Each row should contain:

* The census tract number
* The percent of the population that is White
* The percent of the population that is Black
* The percent of the population that is Hispanic
* The percent of the population that is a minority (non-White)

You can either calculate and filter on the original shapefile, or create a whole new dataframe.

* **Tip:** You'll want to read the data dictionary for the Census data.
* **Tip:** The column names don't exactly match the data dictionary, but you can figure it out
* **Tip:** If you aren't sure which column is the actual census tract number, you can keep multiples for now

# Combine this census data with your street address data

Create a new dataframe my merging your street addresses with your census data. It would be nice to marge on census tract code, but your addresses data does **not** have a census tract on them! **This is where things get a little crazy.**

### Adding census tract codes to addresses

We went ahead and geocoded many addresses in Milwaukee to create `addresses_geocoded.csv`. You'll need to add a new column using QGIS that adds in the address's census tract.

The QGIS command **Join attributes by location** will merge datasets that geographically overlap each other.
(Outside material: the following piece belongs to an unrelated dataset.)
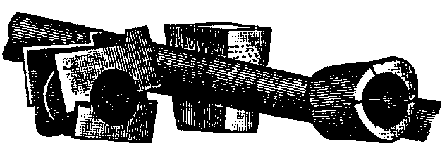 Зажимный аппарат, разбитый после алюминотермической сварки
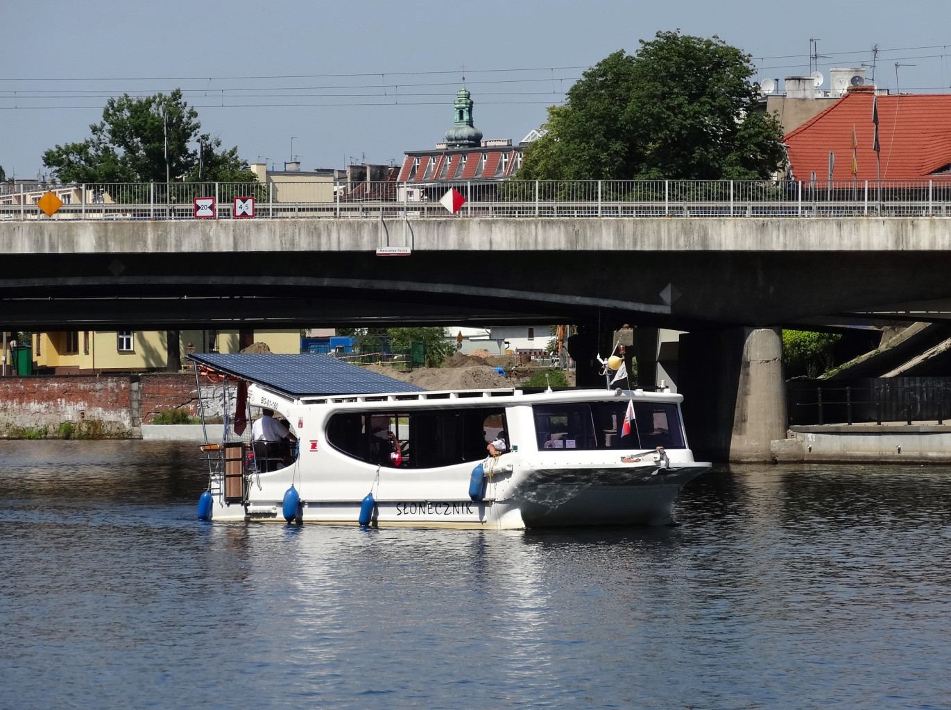 Mosty Solidarności w Bydgoszczy

If you have one layer that's a list of lat/lon points and one layer that's a shapefile with census tract information, **join attributes by location** can create a new layer of lat/lon points that also has census tract information.

You can export the result by right clicking the layer, selecting **Export As** and making sure the output is another CSV.

### Merging

Now you'll have three datasets:

* Addresses and pothole fill ties
* Census data according with census tract codes
* Addresses with census tract codes

You'll need to merge them each together to create one whole dataset.

# Linear regression

Using the `statsmodels` package, run a linear regression to find the coefficient relating percent minority and pothole fill times.
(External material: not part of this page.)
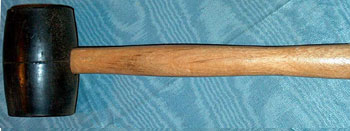 Immagine di un martello di gomma
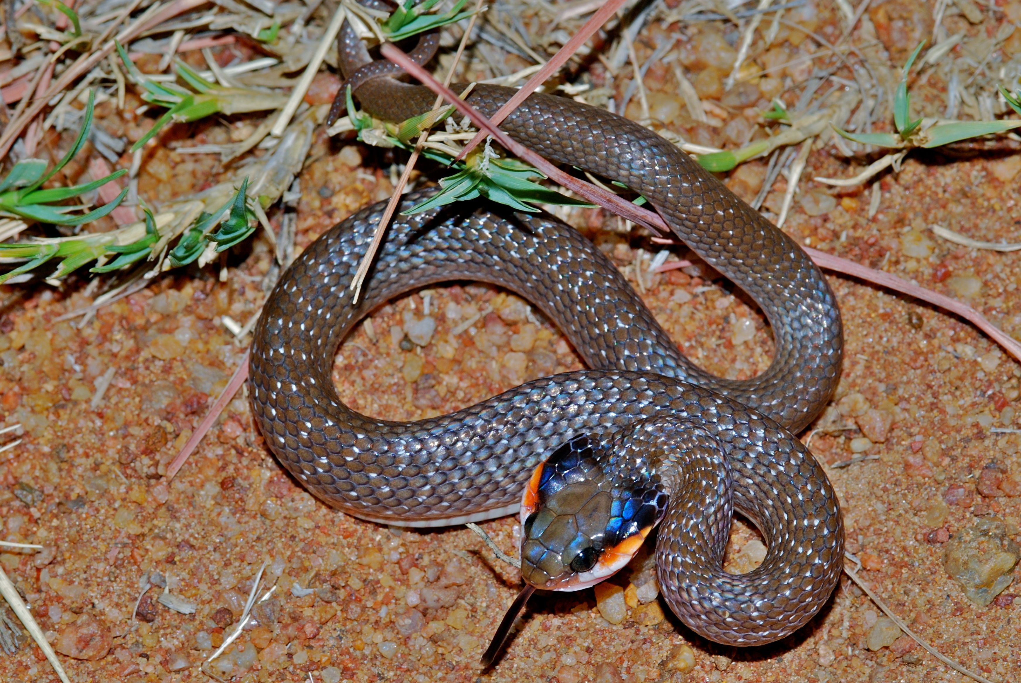 Manyane Resort, Pilanesberg, SOUTH AFRICA

Translate that into the form **"every X percentage point change in the minority population translates to a Y change in pot hole fill times"**

Do you feel comfortable that someone can understand that? Can you reword it to make it more easily understandable?

# Other methods of explanation

While the regression is technically correct, it just does't sound very nice. What other options do we have?
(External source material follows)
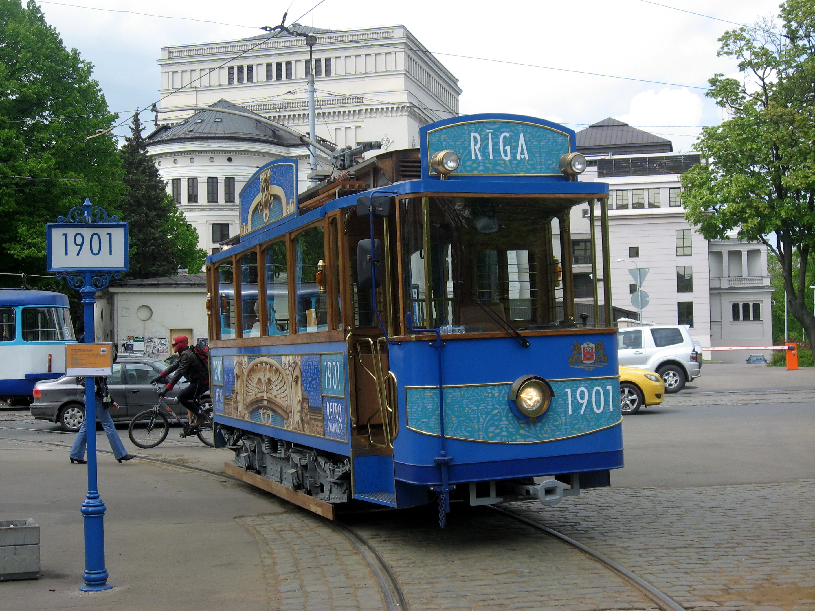 Retro tramvaj v Rize

## What's the average wait to fill a pothole between majority-white and majority-minority census tracts?

You'll need to create a new column to specify whether the census tract is majority White or not.

## How does the average wait time to fill a pothole change as more minorities live in an area?

* **Tip:** Use `.cut` or `.qcut` to split the percent minority (or white) into a few different bins.

# Bonus: Income

`R12216226_SL140.csv` contains income data for each census tract in Wisconsin. Add it into your analysis.

If you run a multivariate regression also including income, how does this change things?